[Given records — start]

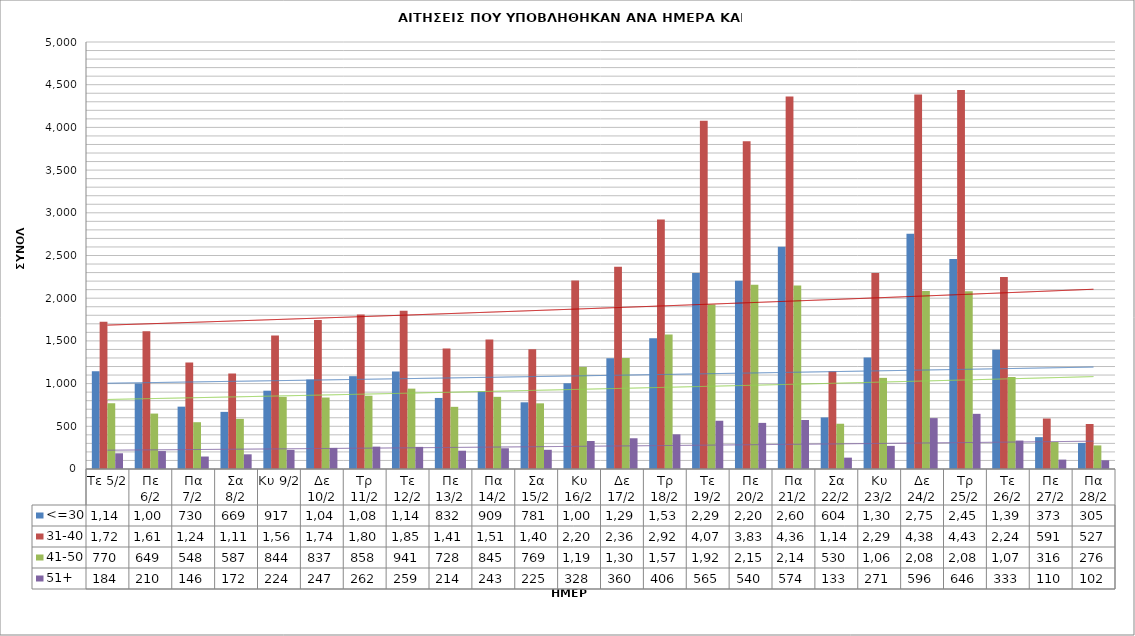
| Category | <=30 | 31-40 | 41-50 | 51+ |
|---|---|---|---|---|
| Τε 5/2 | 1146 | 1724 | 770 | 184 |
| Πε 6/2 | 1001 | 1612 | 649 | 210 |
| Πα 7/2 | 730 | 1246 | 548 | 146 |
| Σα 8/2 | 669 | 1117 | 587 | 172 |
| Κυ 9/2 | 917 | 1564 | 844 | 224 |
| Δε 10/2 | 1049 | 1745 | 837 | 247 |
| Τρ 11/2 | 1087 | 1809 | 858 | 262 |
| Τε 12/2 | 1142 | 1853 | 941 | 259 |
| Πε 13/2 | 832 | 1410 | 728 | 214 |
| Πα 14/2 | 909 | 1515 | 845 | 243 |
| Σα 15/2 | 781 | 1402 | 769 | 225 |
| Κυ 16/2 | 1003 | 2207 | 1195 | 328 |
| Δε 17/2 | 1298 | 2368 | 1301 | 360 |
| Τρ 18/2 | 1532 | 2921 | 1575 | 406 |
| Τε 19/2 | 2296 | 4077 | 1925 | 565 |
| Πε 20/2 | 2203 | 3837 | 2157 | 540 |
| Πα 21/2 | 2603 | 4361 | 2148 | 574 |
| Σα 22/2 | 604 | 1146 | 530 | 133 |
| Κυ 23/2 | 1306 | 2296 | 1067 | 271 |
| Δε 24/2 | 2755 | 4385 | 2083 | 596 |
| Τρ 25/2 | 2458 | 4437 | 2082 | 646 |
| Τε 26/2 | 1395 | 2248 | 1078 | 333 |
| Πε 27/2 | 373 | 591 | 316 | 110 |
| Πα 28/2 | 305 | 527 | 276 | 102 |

[Given records — finish]
[Given records — start]

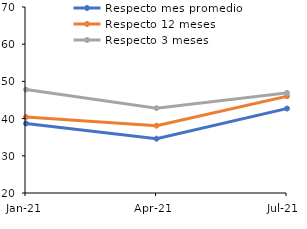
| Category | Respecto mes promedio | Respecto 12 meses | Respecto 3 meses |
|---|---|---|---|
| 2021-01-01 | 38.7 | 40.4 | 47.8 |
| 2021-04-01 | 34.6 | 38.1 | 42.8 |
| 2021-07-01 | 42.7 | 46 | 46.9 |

[Given records — finish]

Your instructions – Find the lines above that include the string "Category" and copy them.

Task response –
| Category | <=30 | 31-40 | 41-50 | 51+ |
| Category | Respecto mes promedio | Respecto 12 meses | Respecto 3 meses |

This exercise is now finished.